Microsoft hits back at claims AI data scraping was sneakily turned on in Word, Excel

LovabledanielsNovember 27, 202456 Views

Concerns are raised over Microsoft’s use of customer data for AI training
But the company confirmed it does not use customer data to train LLMs
Publicly available information is considered open for training

Microsoft’s use of so-called ‘Connected Experiences’ has come under scrutiny following claims it collected user-generated content to train its AI models.

The latest claims stem from an X post by @nixCraft, who accuses Microsoft of turning on an opt-out feature that automatically scrapes Word and Excel documents for AI training.

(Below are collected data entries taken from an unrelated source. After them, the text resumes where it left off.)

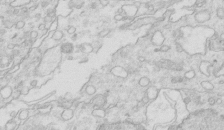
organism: Mouse
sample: Multiciliated cells
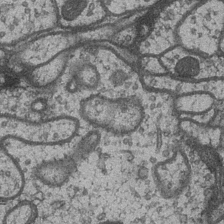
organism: Drosophila
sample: Optic medulla
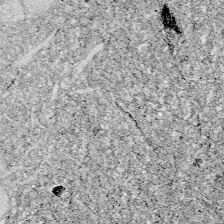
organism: Zebrafish
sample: Whole-Brain
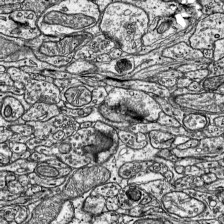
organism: Mouse
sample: Visual Cortex
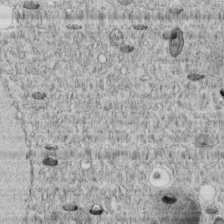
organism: C. elegans
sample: C. elegans embryo early stage
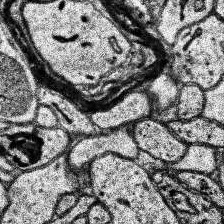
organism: Human
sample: Temporal Lobe
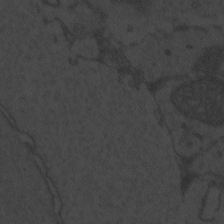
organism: Zebrafish
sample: Macrophage infected with Toxoplasma gondii
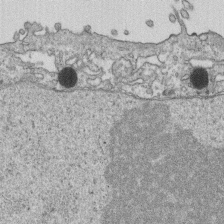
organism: Human
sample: HeLa cell HIV synapse
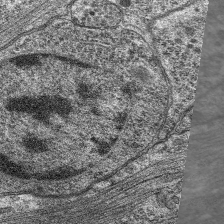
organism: C. elegans
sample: Pharynx
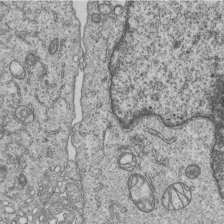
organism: Human
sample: MDA-MB-231 cells
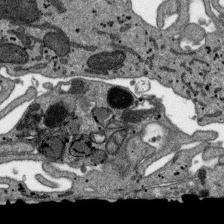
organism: Human
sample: Lung epithelial cells, uninfected (mock) control
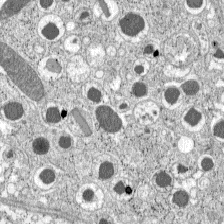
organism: C57BL Mouse
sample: Pancreatic islet
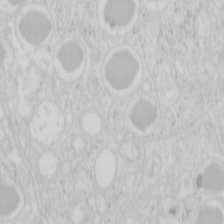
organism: Mouse
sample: Pancreas
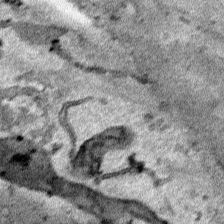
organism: Human
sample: Mitochondria in HCT116 cells
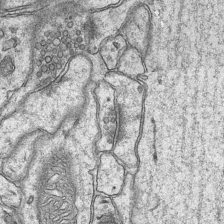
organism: Mouse
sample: CA1 Hippocampus
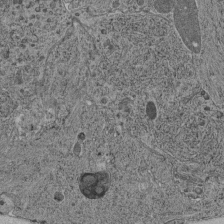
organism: C. elegans
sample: C. elegans pharynx
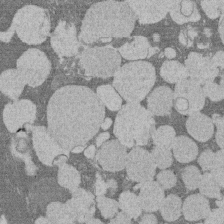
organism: Rat
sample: Salivary granule
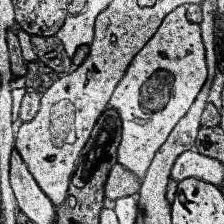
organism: Human
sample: Temporal Lobe
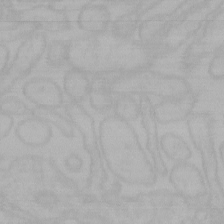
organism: Mouse
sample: Choroid plexus
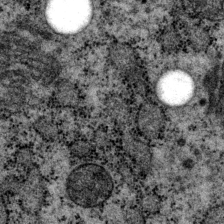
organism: P. pacificus
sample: Pharynx
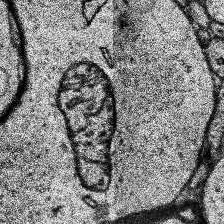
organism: Human
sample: Temporal Lobe
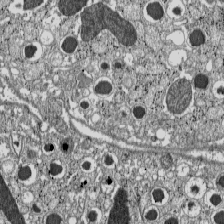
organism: C57BL Mouse
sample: Pancreatic islet
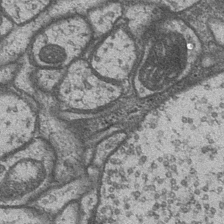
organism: Drosophila
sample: Optic medulla
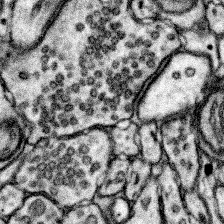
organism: Mouse
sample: Somatosensory cortex neuropil
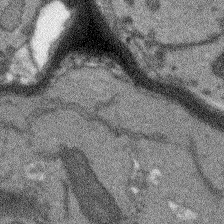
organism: Arabidopsis thaliana
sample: Root tip
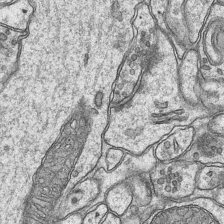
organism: Mouse
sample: CA1 Hippocampus
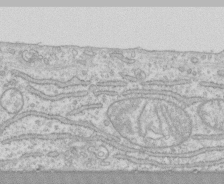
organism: Human
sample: CRL-1474
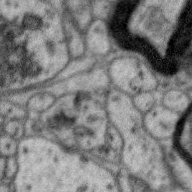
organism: Zebra finch
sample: Brain
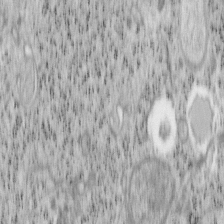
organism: Human
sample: HeLa cells
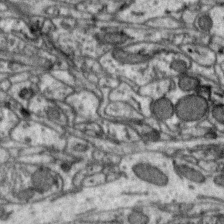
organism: Zebra finch
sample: Brain
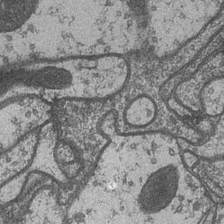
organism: Drosophila
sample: Optic medulla
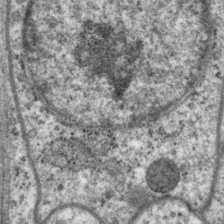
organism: P. pacificus
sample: Pharynx

@nixCraft continues: “This setting is turned on by default, and you have to manually uncheck a box in order to opt out.”

Microsoft says it doesn’t train AI on your documents

Concerns were raised about the use of proprietary content belonging to writers and creators who wish to protect, copyright or sell their content. The X user even shared steps on how to disable Connected Experiences via File > Options > Trust Center > Trust Center Settings > Privacy Options > Optional Connected Experiences.

Despite the claims, Microsoft 365 replied to the thread, stating: “In the M365 apps, we do not use customer data to train LLMs. This setting only enables features requiring internet access like co-authoring a document.”

In an earlier August 2024 blog post, Microsoft confirmed use data remains private and is not disclosed without permission. The company wrote: “Generative AI models do not store training data or return it to provide a response, and instead are designed to generate new content.”

Microsoft also promised to alert users “transparently” in the event of a change to how it handles consumer data for training GenAI models in Copilot.

On the whole, the company has made substantial efforts to differentiate customer data from readily available online sources. Microsoft seemingly treats the latter completely separately, with Microsoft AI CEO Mustafa Suleyman calling public information “freeware” for AI training.